Treasured items displayed in museums present a contradictory challenge, since the art works are there to be both observed and preserved, and conditions for optimal viewing may present preservation problems. Museum visitors love to see collections in bright light with no protective glazing, but these conditions can cause damage from overexposure to light and a host of other threats, including airborne pollution, visitors touching, and over active speech expectorants.
Paintings can be protected with applied coatings, like synthetic varnishes, but these materials can oxidize and degrade and their removal is not without perils. In the sixteenth century, only small lites of glass were available, which led to miniature paintings being the first to benefit from protective glass. Before clear glass was developed for use in buildings in the mid-eighteenth century, paintings were at times protected by curtains attached to their frames. Thinned sheets of tortoise-shell were also used at times.
In the nineteenth century, as cylinder glass became available in larger sizes, the Tate Gallery in London began to use glass, in combination with backing boards, to protect their paintings, with measurable success. An excellent account of this effort can be found here.
In the earlier part of the twentieth century, museums in the U. S. displayed most of their paintings without protective glazing. Glazing was specifically reserved for works by such masters as Leonardo and Vermeer, since the dark surface of many older paintings made the glass highly reflective. In the latter decades of the twentieth century, reflection canceling glass became available and the benefit/risk equation began to shift.
The first reflection canceling coating manufactured in the U.S. was produced on an iron rich glass, and its optics were less than perfect; when it was laminated to itself, it was quite dark green, which limited its usage. In Europe, laminated glass with reflection canceling coatings was produced on low iron glass and was aesthetically quite successful. In the latter decades of the last century, reflection canceling glass and its laminated forms began to expand the role of sheet glazing, making more works available for loan and for long-term exhibition. This, combined with the technological advancement of Optium Museum Acrylic, which offered aesthetically pleasing anti-static and UV protection, at a lighter weight and less breakable than glass, tipped the balance in favor of glazing, and is now a standard part of a great many inter-museum loans and of extended display in this century.
One complication which affects the usage of Optium is the fact that acrylic sheets will warp when one side is wetter or drier than the other. This means that if a sheet of Optium is part of a sealed enclosure and it is moved to a challenging climate, this warping possibility must be taken into account. Laminated glass, like UltraVue Laminated Glass, is not affected by the warping problem and it is a vapor barrier, so it can be successfully used in long-term sealed enclosures and only its weight and fragility must be considered.
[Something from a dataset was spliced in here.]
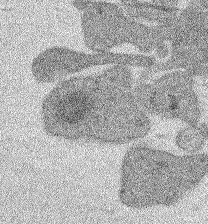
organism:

Today, well-lit reflection canceling glazing in a room without exposure to outdoor sunlight is virtually invisible to the viewer. This is a huge advance in preservation, since the most precious works can now be displayed while being protected from pollution, pests, and all contact with visitors. Future advances in making thin-film coatings less reflective of daylight and bringing together warp-free advantages of glass with the shatter-resistance of acrylic can write another page in this important preservation story.